Intro
A decade of public-sector technology investment produced the modern government portal. The resident can find the form. The contractor can submit the application. The constituent can check the status of a license, a benefit, a permit, a tax filing. The portal era did real work. It moved government from paper to digital and made information accessible at a scale that the prior architecture could not support.
The portal is also, by design, a destination. The resident arrives, retrieves what they came for, and leaves. The work the portal references happens elsewhere, in the case management systems, the eligibility platforms, and the workflow queues that the portal does not see. When the resident's case stalls, the portal cannot move it. When the application is incomplete, the portal cannot complete it. When the determination requires a new piece of evidence, the portal cannot request it. The portal informs. The action lives behind the portal, in workflows that the resident cannot see and that the technology was not built to govern.
The vendor language for what comes next is agentic, describing AI systems that act on the work rather than describe it.
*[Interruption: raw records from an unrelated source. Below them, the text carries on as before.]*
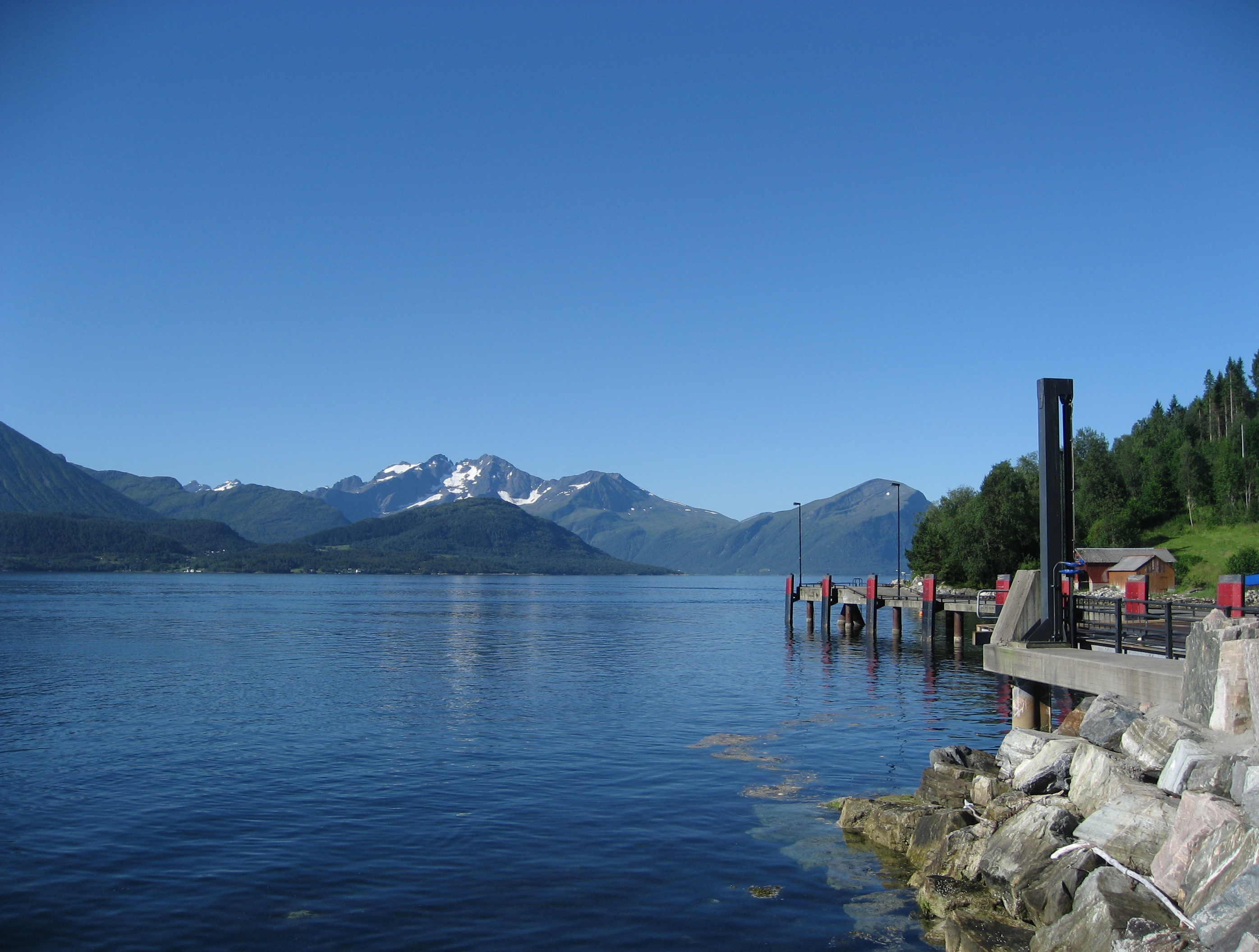 Fergekaien i Magerholm, Norge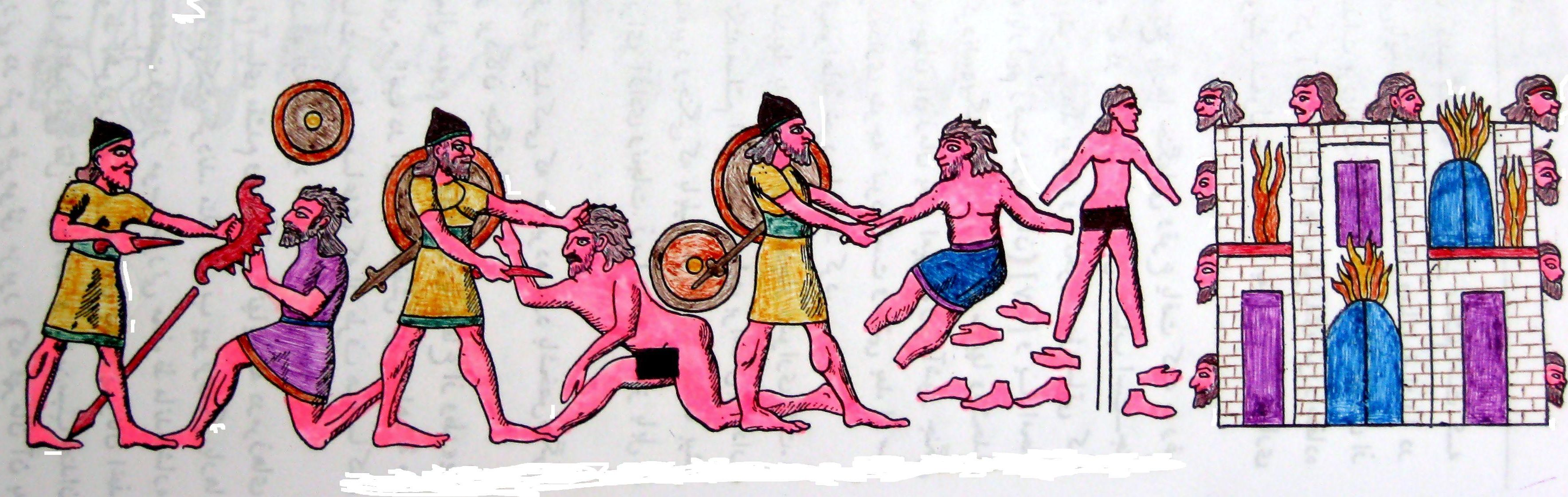 سیاست مغلوبان جنگ آغاز هزاره‌یکم پیش از میلاد، خاک ماد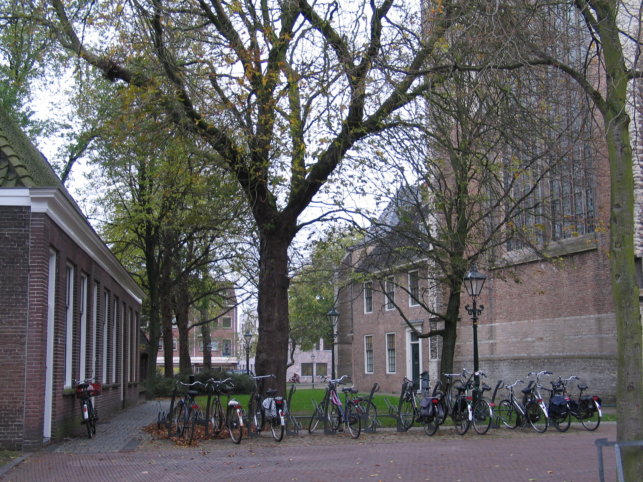 Huisjes in de Koorstraat in Alkmaar, met achter de Kerkstraat, voorheen Houtmanstraatje, aan het voormalige kerkhof van de Grote Kerk

The operational language is more measured. What is emerging across public-sector technology, and what federal policy is now directing agencies to build toward, is the intelligent workflow: a system that does not just display information but operates the work the information describes, inside a governance structure that names accountability for every action it takes. The shift is not from portals to chatbots. It is from information delivery to governed action.
The Challenge
The portal does not own the work it references
The portal-era architecture solved discovery. The resident knows what form to file, what office to contact, what status to check. What it did not solve is operation. The workflows that produce the determinations, issue the permits, process the benefits, and close the cases live in systems that the portal connects to as a display layer rather than as a participant. The portal can show the resident that their application is "under review." It cannot tell the resident what specifically is under review, what action would advance it, or when the review will conclude, because those properties are not available through the display interface.
The operational consequence is familiar to anyone who has staffed a state or municipal service line. The portal handled the easy part. The phone calls, the back-office assembly, the cross-system reconciliation, the documentation packaging for audit, the exception handling, all of it happens behind the portal in workflows that were not designed for end-to-end visibility or governed action. The portal made government services easier to find. It did not make them easier to deliver.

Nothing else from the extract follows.